And I think he does a damn good job. You can compare his translation of verse 15 with the James Legge version below, for example. I know which translation I prefer.


"The skilful masters (of the Tao) in old times, with a subtle
and exquisite penetration, comprehended its mysteries, and were deep
(also) so as to elude men's knowledge. As they were thus beyond men's
knowledge, I will make an effort to describe of what sort they
appeared to be.

Shrinking looked they like those who wade through a stream in
winter; irresolute like those who are afraid of all around them; grave
like a guest (in awe of his host); evanescent like ice that is melting
away; unpretentious like wood that has not been fashioned into
anything; vacant like a valley, and dull like muddy water.

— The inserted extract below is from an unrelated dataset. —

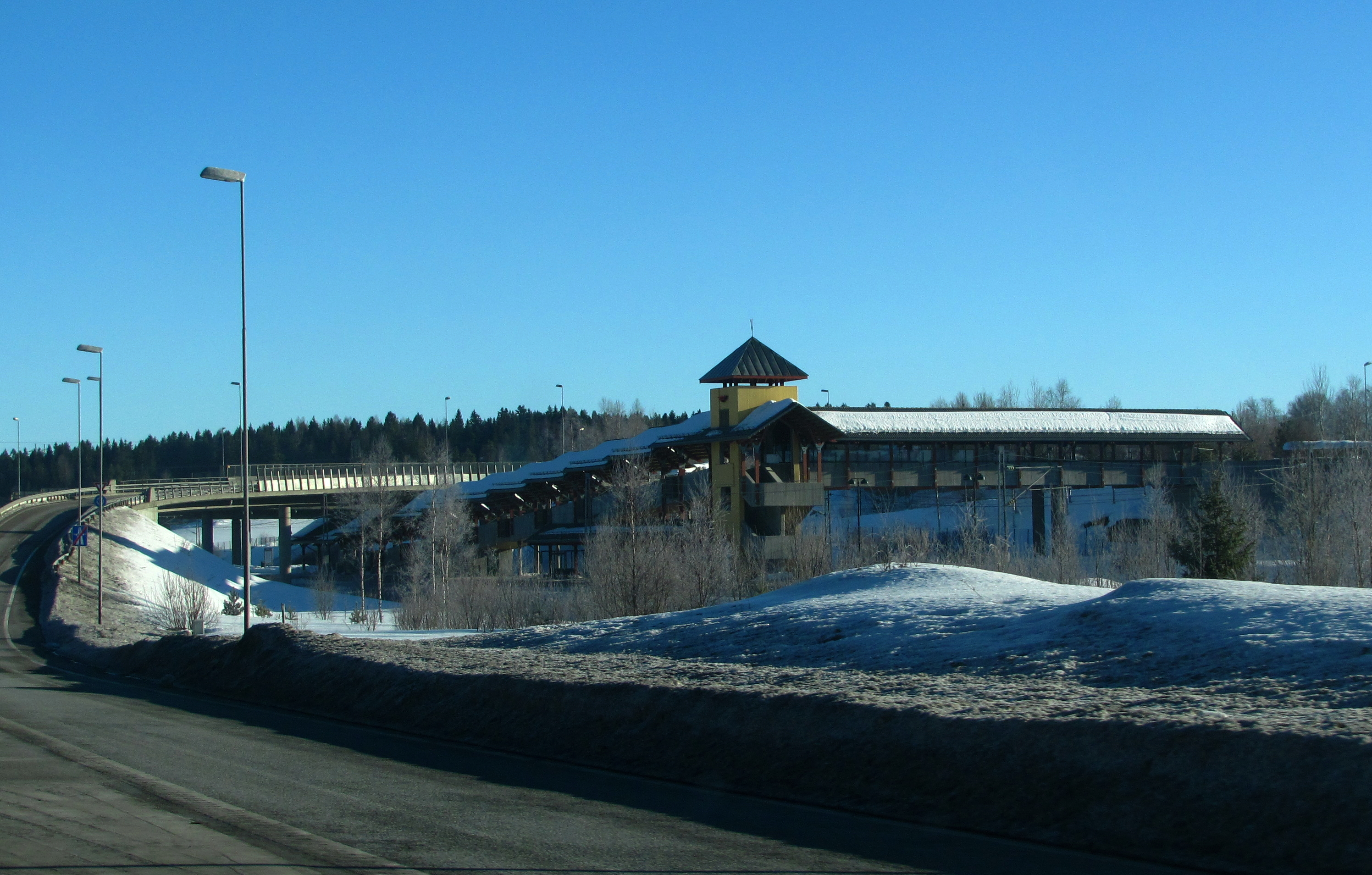 Sonsveien stasjon i Vestby sett fra E6. Østfoldbanens vestre linje.

Who can (make) the muddy water (clear)? Let it be still, and it
will gradually become clear. Who can secure the condition of rest?
Let movement go on, and the condition of rest will gradually arise.

They who preserve this method of the Tao do not wish to be full (of
themselves). It is through their not being full of themselves that
they can afford to seem worn and not appear new and complete."


"The ancient Masters were profound and subtle.
Their wisdom was unfathomable.
There is no way to describe it;
all we can describe is their appearance.

They were careful
as someone crossing an iced-over stream.
Alert as a warrior in enemy territory.
Courteous as a guest.
Fluid as melting ice.
Shapable as a block of wood.
Receptive as a valley.
Clear as a glass of water.

Do you have the patience to wait
till your mud settles and the water is clear?
Can you remain unmoving
till the right action arises by itself?

The Master doesn't seek fulfillment.
Not seeking, not expecting,
she is present, and can welcome all things."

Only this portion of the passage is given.